Wednesday, December 15, 2010

Fire Your Bad Clients

One thing you learn early, running a business even as small as mine, is that a customer who starts troublesome will stay troublesome. The person who's willing to take an hour of your time on the phone, getting free advice and diagnostics before (possibly) agreeing to book an appointment, is precisely the same person who will no-show, and who will fail to pay for the appointments he does show up for. He's often the same person who will make inappropriate remarks and push boundaries. These clients are rare -- I've only had a couple of them in four years of practice -- but they can take up an inordinate amount of time, if you let them. My advice is save your effort: go the extra mile for clients who don't start off by asking for extra miles.
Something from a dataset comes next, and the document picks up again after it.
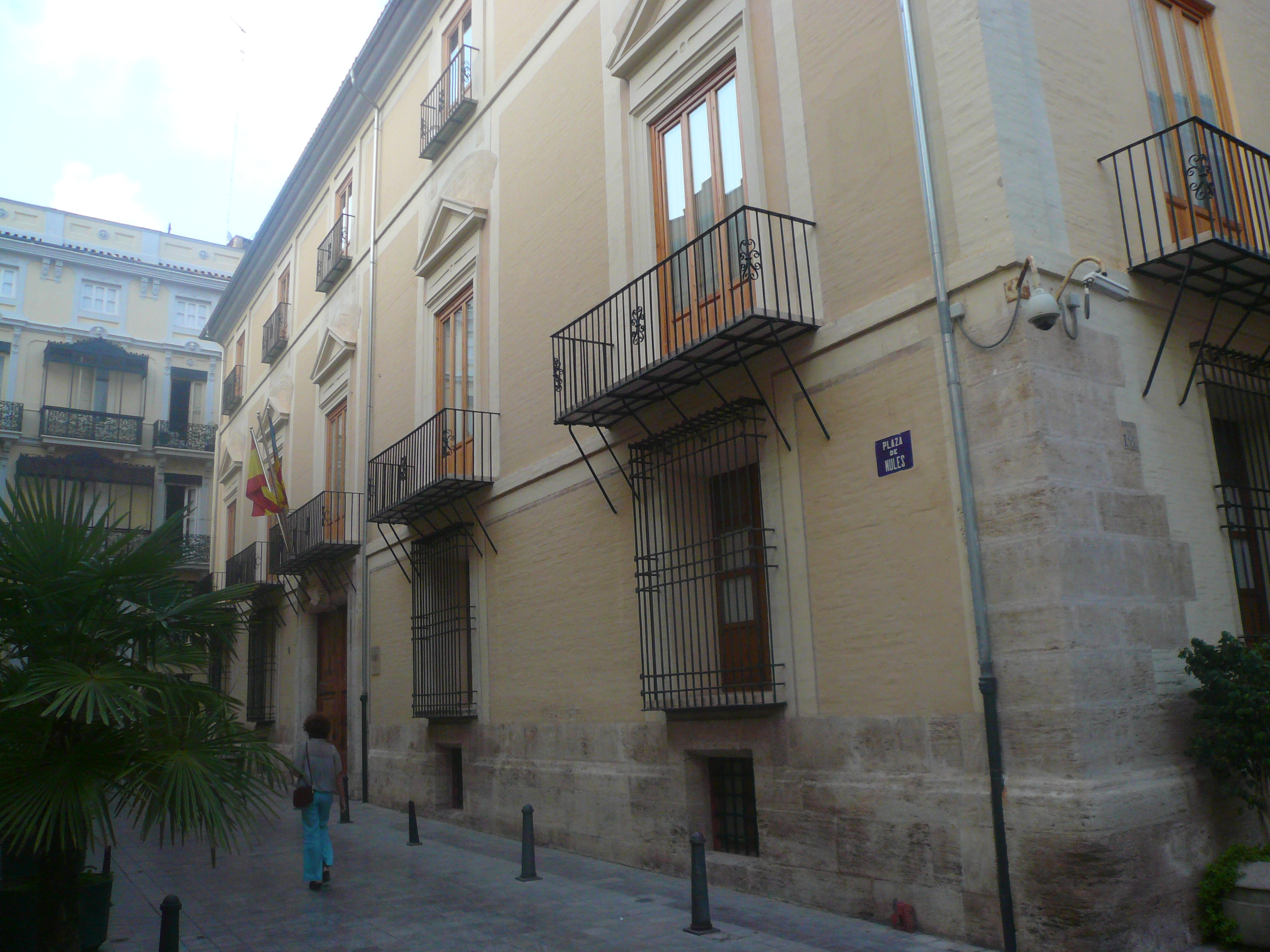 Palau dels Català de Valeriola (València)

It's not just the time, it's the expense of spirit. One of the main reasons to work for yourself is that if you don't like working with someone, you can just stop. You don't have to be rude, and you don't have to blame them: you can just say that you don't think you're the right therapist for them, that you don't think they're benefiting from your massage as they ought to, and that they should try someone else. It's not that hard. They can't make you schedule another appointment.
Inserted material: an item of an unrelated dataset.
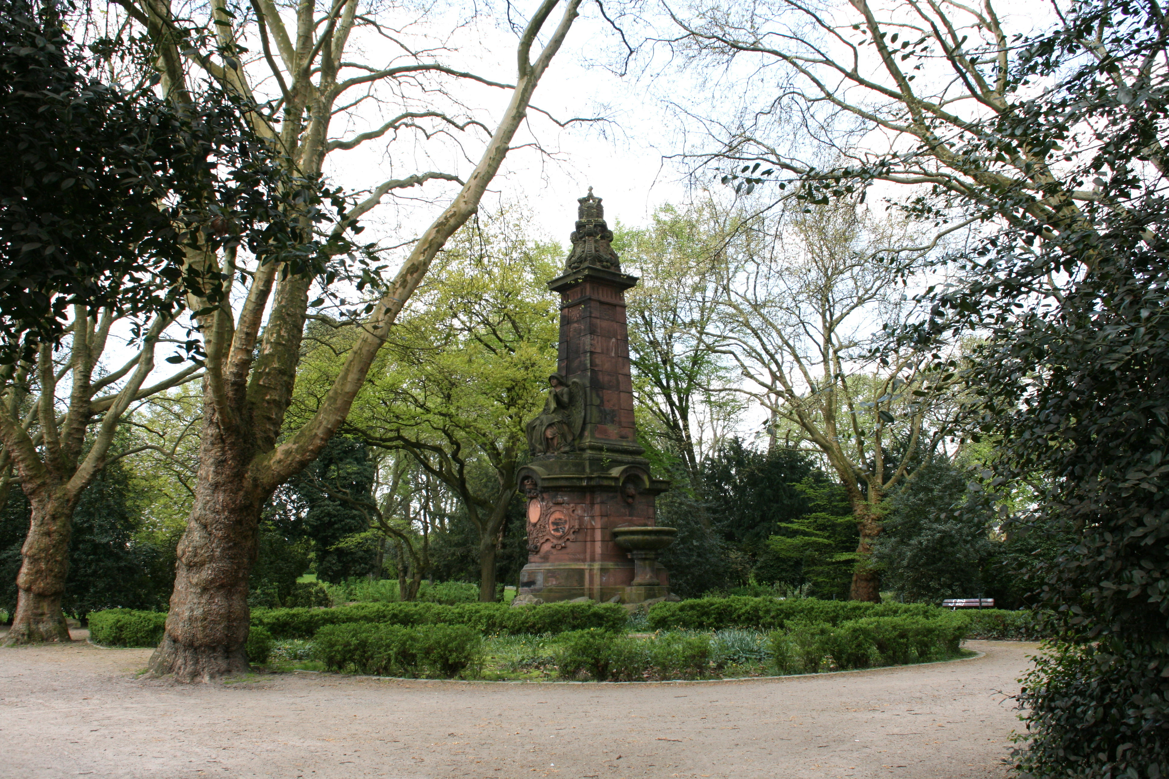 Kaiserbrunnen im Stadtgarten Wanne-Eickel, Am Böckenbusch in Herne

You owe it to your other clients not to let the rare unpleasant person poison your work. Massage is just not something you can do well with a troubled and turbulent spirit. One person who leaves you feeling humiliated and ill-used can lower the quality of a whole subsequent week's work. Even in simple business terms, it's not worth it. Your peace of mind is your stock in trade, when you do massage: that's half of why people come to you, to get a sense that there's a world of calm and peace out there, somewhere, where people have the time and attention to spare to touch them lovingly, even if they can only get it for an hour at a time. The last thing anyone wants is a harried, unhappy, distracted massage therapist.

One of my massage books advised therapists, as part of maintaining therapeutic boundaries, not to tell their clients if they were having a bad day, or if they were going through troubled times. The massage session should be about the client, not about the therapist. I thought this was excellent advice: the only problem with it was that -- like so much excellent advice -- it was impossible to follow. If I spend an hour and a half touching somebody, they know damn well what kind of day I had. Skin doesn't lie. That's one of the reasons I got into massage in the first place: because of the fundamental honesty of it.

No. You can't afford bad clients. They'll wreck your practice. You have to bite the bullet and fire them.